Marshall shows a tin ear for Southern speech patterns, so pretty much what you hear is what they're saying, with none of that wicked nuance for which the region and its women are famous. And his pacing is deadly; the scenes play out with the regularity of beads on a very long string. Even when Babe offers to make lemonade at uncomfortable moments, it always plays as if the issue is thirst and nothing more. Ford, quite winningly, does her best to bind the show with her performance but, absent a sure directorial hand, the characters exist unto themselves, with little connection actually taking place.
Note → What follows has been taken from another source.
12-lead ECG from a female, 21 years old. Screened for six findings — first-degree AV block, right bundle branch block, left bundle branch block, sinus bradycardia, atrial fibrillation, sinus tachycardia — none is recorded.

This is unfortunate in a play the whole point of which is sisterly bonds; it would appear the only thing these women ever shared was a rehearsal period. Jake Wall is quite wonderful as Babe's boyish defense lawyer.
Akeime Mitterlehner's set is a lovely if inconsistent thing: There's grime on the realistic cupboards, yet the walls are pristine white lace (of the girdle panel variety) lit from behind. There's not just a nicely lit kitchen but a back porch, which Dan Weingarten keeps dark, as if it's eternally nine p.m. out there, even though characters enter wearing sunglasses. The notion of placing a phone jack beneath the kitchen sink is intriguing.